The interface in LinearAlgebra.LAPACK is really pleasant (if you can figure out which routines you want…), but the performance is not what I would have hoped for:
using LinearAlgebra
function computeQ!(A)
m, n = size(A)
k = min(m, n)
tau = zeros(eltype(A), k)
LAPACK.geqrf!(A, tau)
LAPACK.orgqr!(A, tau, k)
return A
end
@show Threads.nthreads()
@show BLAS.get_num_threads()
m = 2_000_000
n = 400
A = rand(m, n)
B = deepcopy(A)
A .= B
computeQ!(A)
@show norm(A'*A - LinearAlgebra.I)
A .= B
@time computeQ!(A)
gives
Threads.nthreads() = 4
BLAS.get_num_threads() = 4
norm(A' * A - LinearAlgebra.I) = 4.035802930011282e-14
110.681526 seconds (5 allocations: 203.500 KiB)
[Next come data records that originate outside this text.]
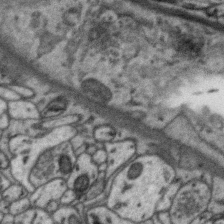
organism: Zebra finch
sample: Brain
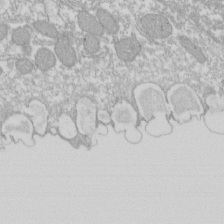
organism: Xenopus
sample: Cilia; centrioles in frog embryo cells
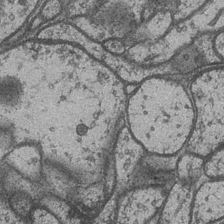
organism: Drosophila
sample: Optic medulla
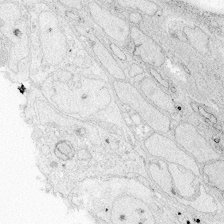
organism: Zebrafish
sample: Whole-Brain
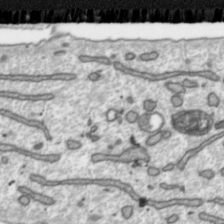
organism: Toxoplasma gondii
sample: Parasites in a vacuole inside a host cell
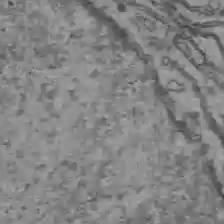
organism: C57BL Mouse
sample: Liver
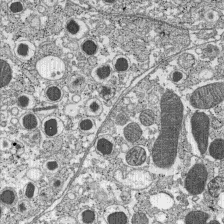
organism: C57BL Mouse
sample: Pancreatic islet
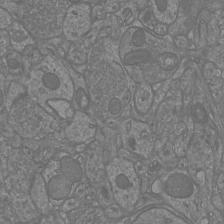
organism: Mouse
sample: Cortical neurons
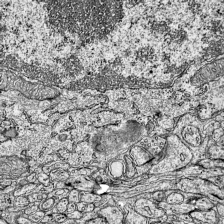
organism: Mouse
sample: Visual Cortex
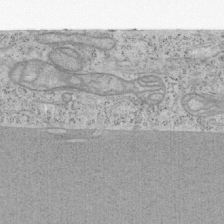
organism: Human
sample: HeLa cells
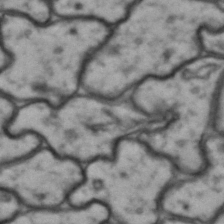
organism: Drosophila
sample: Brain
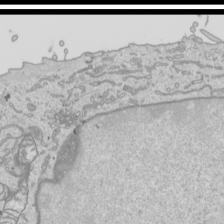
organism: Human
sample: Mitochondria in HCT116 cells
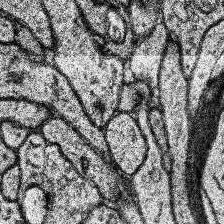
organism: Human
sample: Temporal Lobe
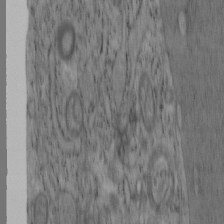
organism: Human
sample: HeLa cells
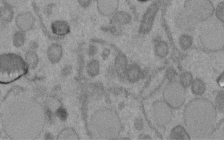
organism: C. elegans
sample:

This is on my slower older desktop compared to the faster 6 core machine on which I ran the blocked MGS-like algorithm yesterday. But still, that’s a little disappointing. I separated them and the time is about evenly split between geqrf! and orgqr!, which is not surprising; orgqr! applys the same reflectors using the same routines. The standard Julia qr! which calls geqrt! runs in about 22 seconds on this problem on my system, so it’s about twice as fast as geqrf!.
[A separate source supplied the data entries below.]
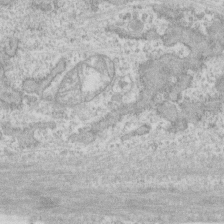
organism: Human
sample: CRL-1474
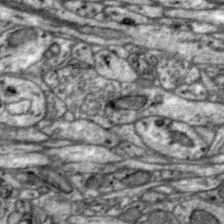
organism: Zebra finch
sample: Brain
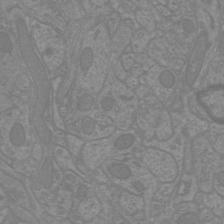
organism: Mouse
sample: Cortical neurons
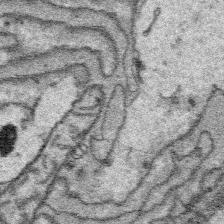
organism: Platynereis dumerilii
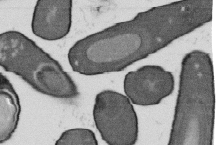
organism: B. subtilis
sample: Bacterial spore
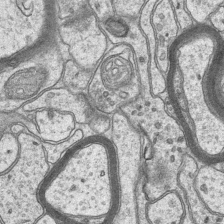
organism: Mouse
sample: CA1 Hippocampus
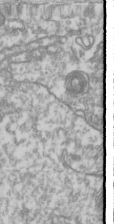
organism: Drosophila
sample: Cell division; meiosis; drosophila spermatocytes
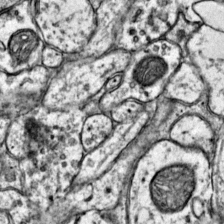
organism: Mouse
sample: Primary visual cortex
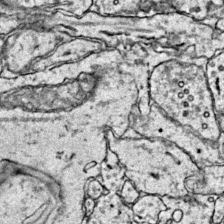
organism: Mouse
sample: Primary visual cortex

The main difference is that geqrt is recursive and it stores the matrices T used to represent blocks of reflectors as I - V T V^T. geqrf generates the T on the fly from the individual reflectors. I think geqrt is considered the more state-of-the-art algorithm. But it doesn’t seem to have an equivalent to orgqr!, or at least I didn’t find it poking around LAPACK. There is a routine gemqrt for multiplication that is used by lmul!. I think the vector tau needed by orgqr! should be stored on the diagonals of the matrices T stored in the struct returned by qr!. You could perhaps pull those out and combine qr! with orgqr!. But constructing Q would definitely be the slower part of that computation.
I really am surprised there isn’t something analogous to orgqr made to work with the output of geqrt. If it exists, it seems like it should be named orgqrt, but I don’t see that anywhere.